Flash flooding is an important societal challenge, and improved tools are needed for both real-time analysis and short-range forecasts. We present an evaluation of threshold exceedances of quantitative precipitation estimate (QPE) and forecast (QPF) datasets in terms of their degree of correspondence with observed flash flood events over a seven-year period. We find that major uncertainties persist in QPE for heavy rainfall. In general, comparison with flash flood guidance (FFG) thresholds provides the best correspondence, but fixed thresholds and average recurrence interval thresholds provide the best correspondence in certain regions of the contiguous US (CONUS). QPF threshold exceedances from the High-Resolution Rapid Refresh (HRRR) generally do not correspond as well as QPE exceedances with observed flash floods, except for the 1-h duration in the southwestern CONUS; this suggests that high-resolution model QPF may be a better indicator of flash flooding than QPE in some poorly observed regions.
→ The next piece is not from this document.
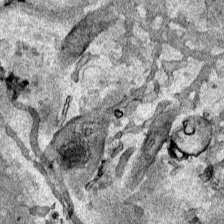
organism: Human
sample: Mitochondria in HCT116 cells

Subsequently, we describe a new random forest (RF) based excessive rainfall forecast system using predictor information from the 3-km operational HRRR. Experiments exploring the use of spatial predictor information reveal the importance of averaging HRRR predictor fields across a spatial radius rather than using only information from sparse input grid points for regimes with small-scale excessive rain events, epitomized by the North American monsoon in the southwestern US during the late summer months. Similarly, using a 1-h predictor time step instead of a 3-h time step, and using predictor information averaged across three time-lagged HRRR initializations instead of from a single HRRR initialization, provide significant forecast improvement. Tree interpreter results indicate that the forecast benefits of spatial aggregation stem from greater contributions provided by storm attribute predictors, while the improved forecasts due to a finer time step come from greater contributions from environmental fields. Forecasts are slightly degraded when there is a mismatch between the trained RF model and the daily HRRR forecasts to which the model is applied, both in terms of initialization time and HRRR model version. Use of FFG as an additional predictor leads to forecast improvements, highlighting the potential of hydrologic information to contribute to forecast skill. The HRRR-based RF has been evaluated at the annual Flash Flood and Intense Rainfall Experiment (FFaIR) over the past three years, with year-over-year improvements stemming from the results of sensitivity experiments. The HRRR-based RF represents an important baseline for future machine learning based excessive rainfall forecasts based on convection-allowing models.